Background: The use of PCV13 in the US routine infant pneumococcal vaccination program started in February 2010 as a replacement of PCV7, in use since 2000. The use of PCVs in children has reduced the incidence of IPD and other pneumococcal diseases not only in children but also across all-age groups. Antibiotic resistance to pneumococcal bacteria has been observed. We compared trends of IPD cumulative incidence with trends of antibiotic resistance to penicillin and cefotaxime in IPD isolates. Both antibiotic classes are commonly used to treat IPD.

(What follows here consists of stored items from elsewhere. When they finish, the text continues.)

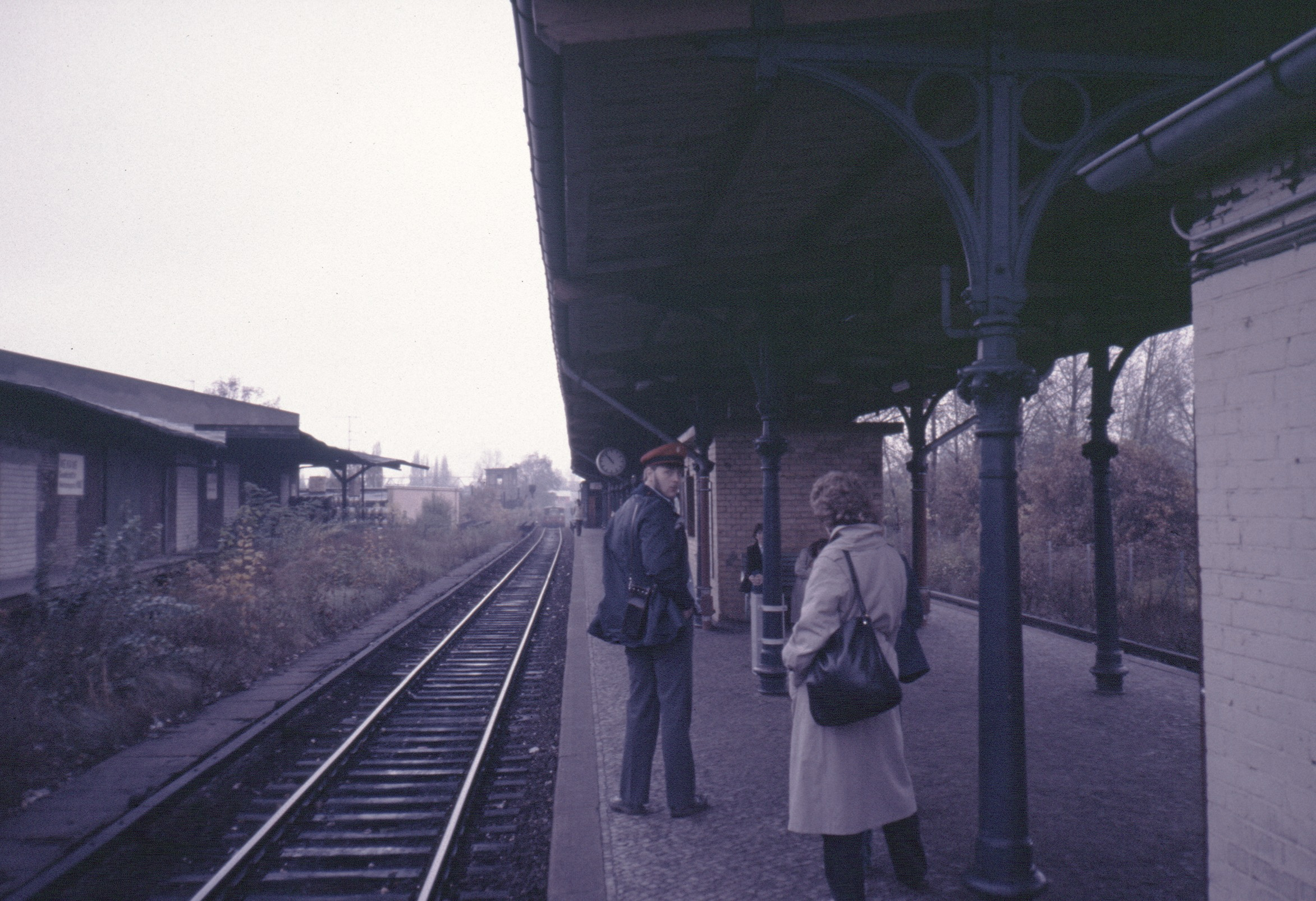 Bahnhof Berlin Yorckstraße (Anhalter und Dresdener Bahn)
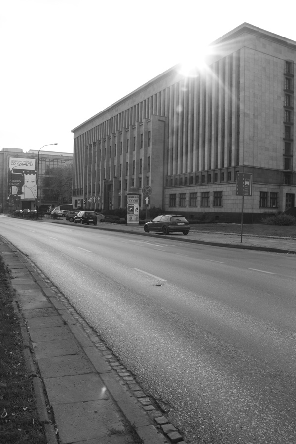 budynek Biblioteki Jagiellońskiej w Krakowie, arch: Wacław Krzyżanowski, 1928-39
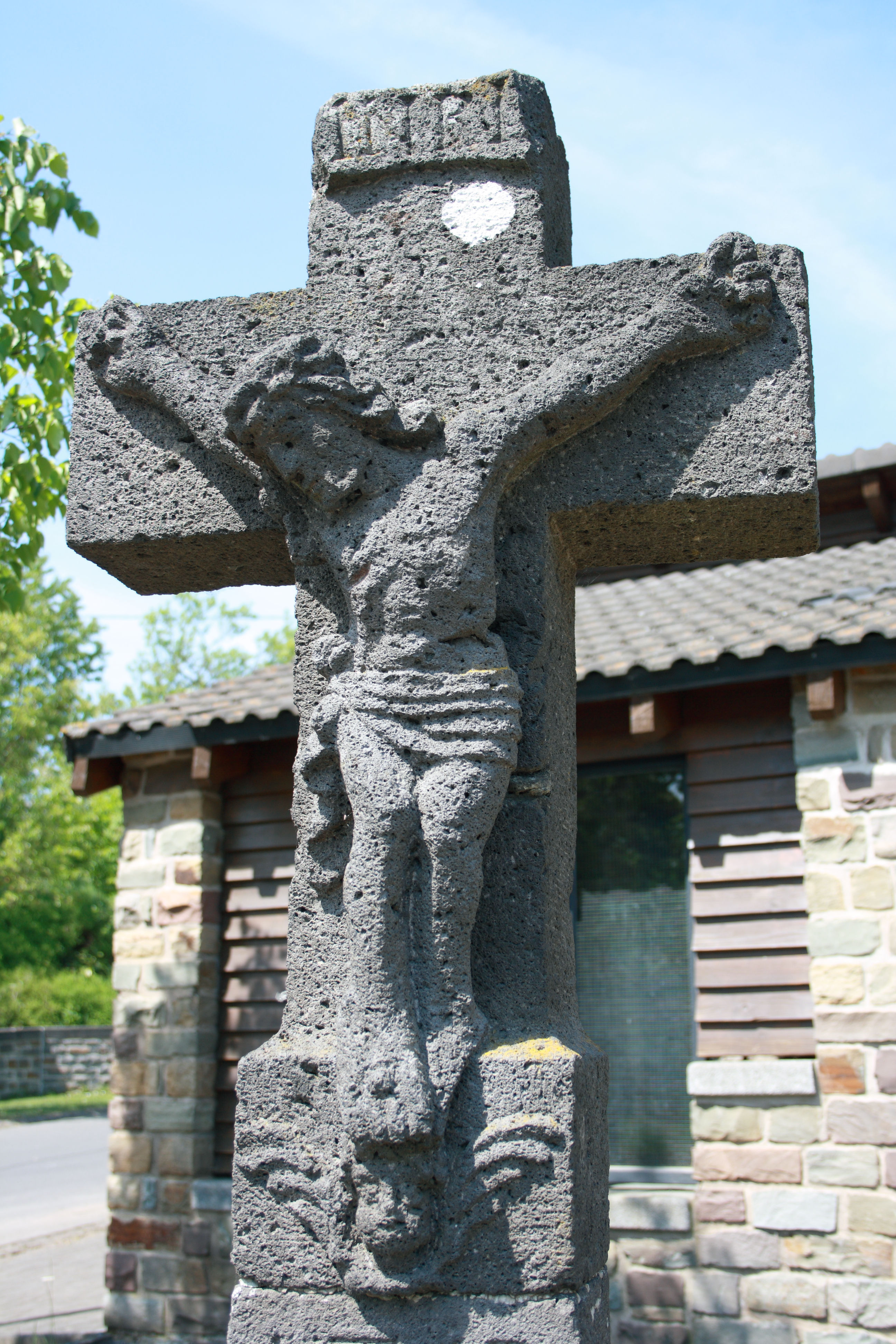 Hauptstraße/Ecke Bergstraße: Wegekreuz; Schaftkreuz, Basalt, bezeichnet 1762 in Sarmersbach
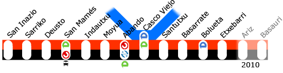 mapaTCmetro bilbao
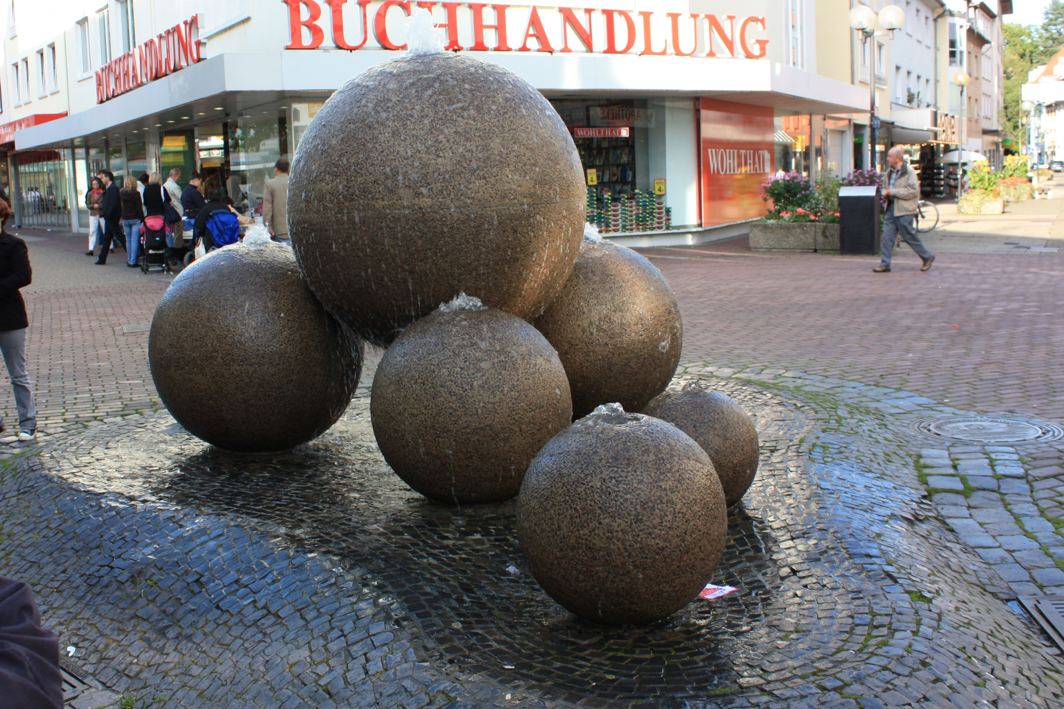 Der von Ruth Leibnitz 1977 gestaltete Kugelbrunnen in Gießen, Hessen
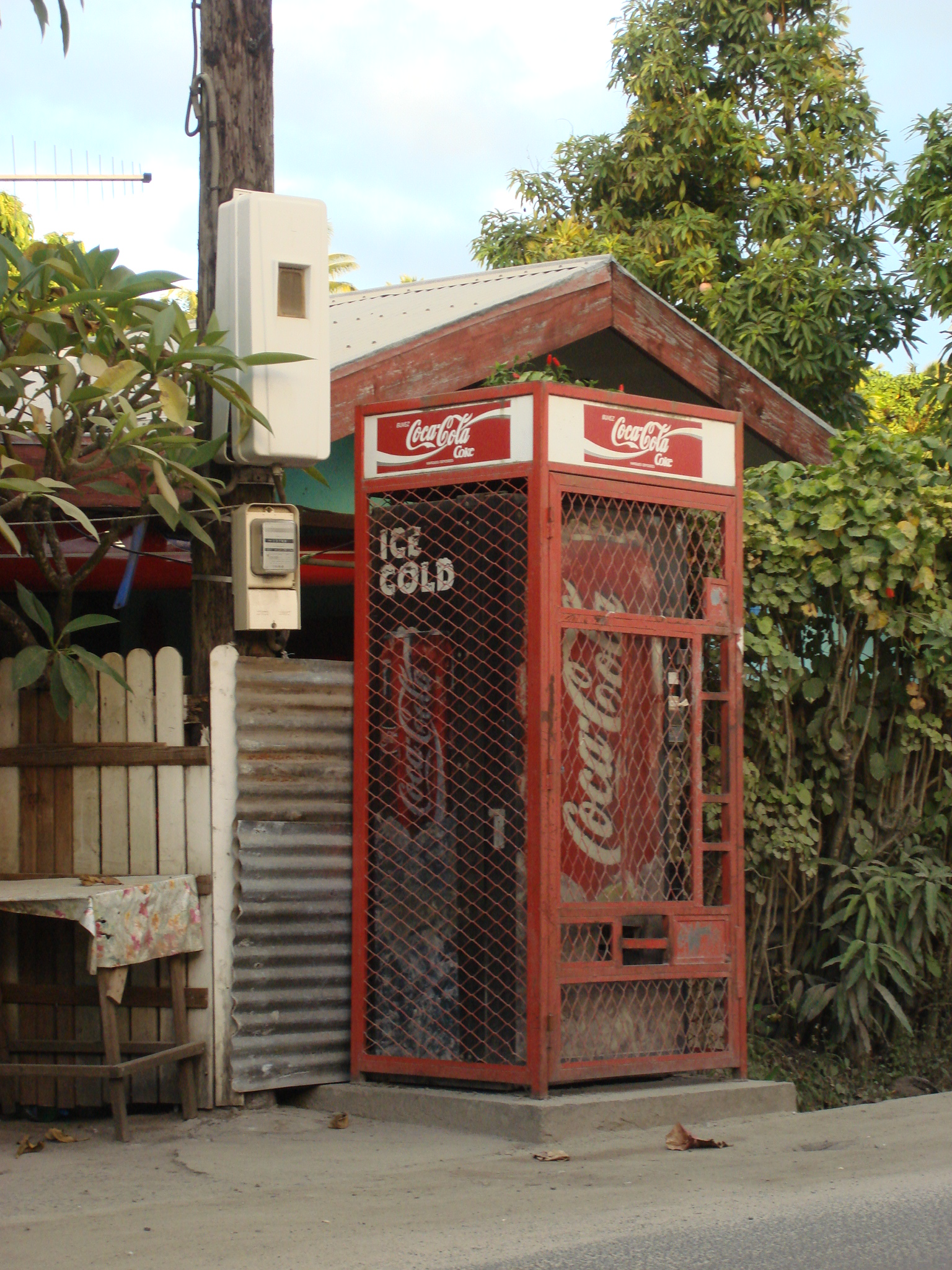 Coca-Cola Machine in Vaitape, Bora Bora
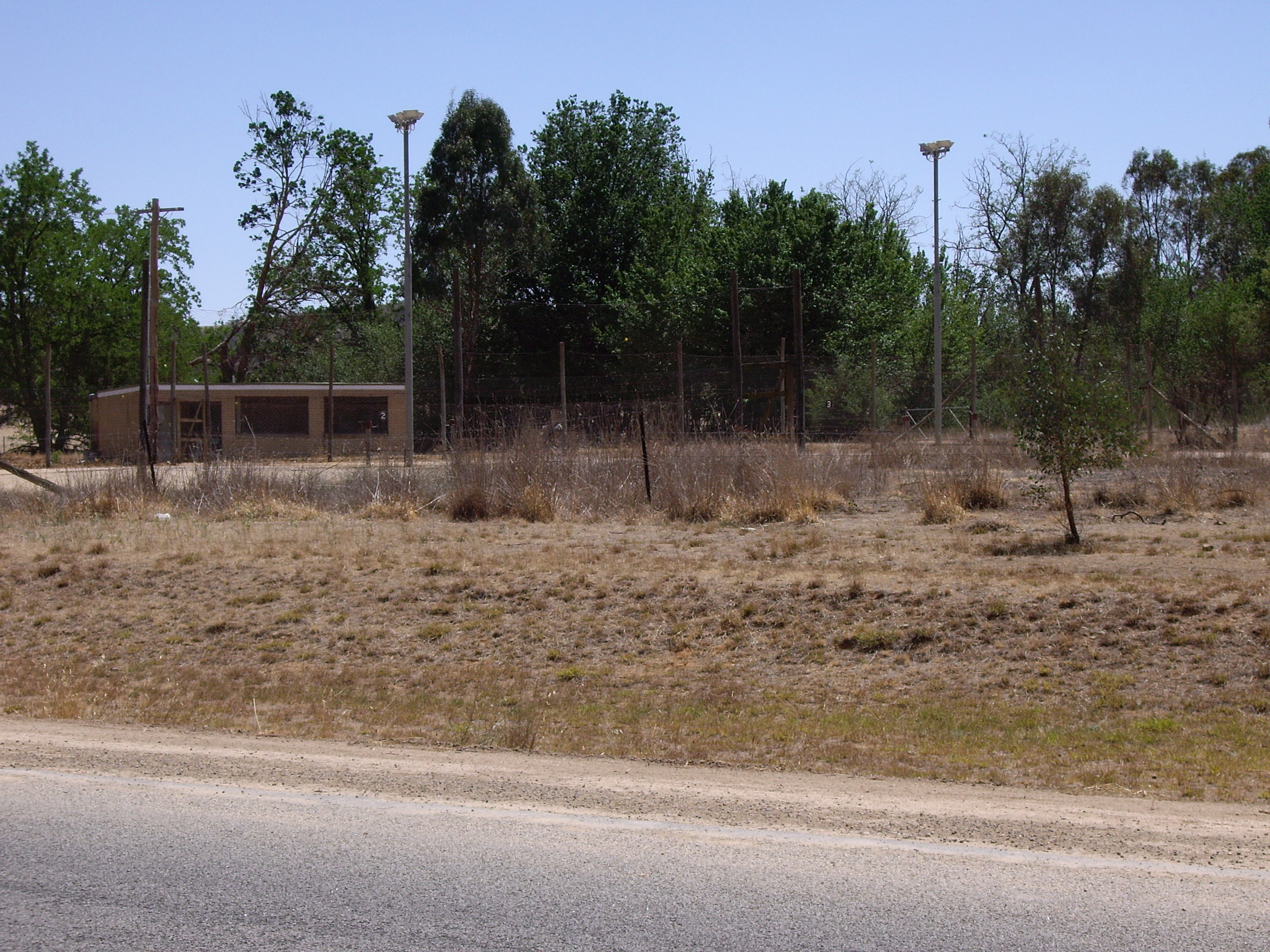 Book Book Tennis Courts

Methods: Annual IPD-cases/100,000 population and percentage of antibiotic non-susceptible isolates for 2009-2013 were assessed. Data sources consisted of publications from the U.S. Active Bacterial Core surveillance for Streptococcus pneumoniae.
Results: In the US, in the years following the introduction of PCV13, vaccine-type IPD incidence decreased from 7.4 to 3.3 cases per 100,000 population from 2009 through 2013. Similarly, serotype-19A IPD incidence also decreased from 2.3 to 0.6 per 100,000 population. The percentage of penicillin and cefotaximes non-susceptible IPD isolates also decreased monotonically over time from 10.6% and 8.6% in 2010 to 4.7% and 2.6% in 2013, respectively. There were strong and positive linear correlations between vaccine-type IPD and serotype-19A IPD with penicillin and cefotaximes non-susceptibility (r=0.982 and 0.939 for vaccine-type IPD; r=0.986 and r=0.950 for serotype-19A IPD).
Conclusion: PCV13 implementation and its impact on vaccine-type IPD is associated with the observed reductions in penicillin and cephalosporins non-susceptibility in IPD. Serotype-19A, a serotype commonly associated with antibiotic resistance has declined with PCV13 use. There are important public health implications to be further analyzed.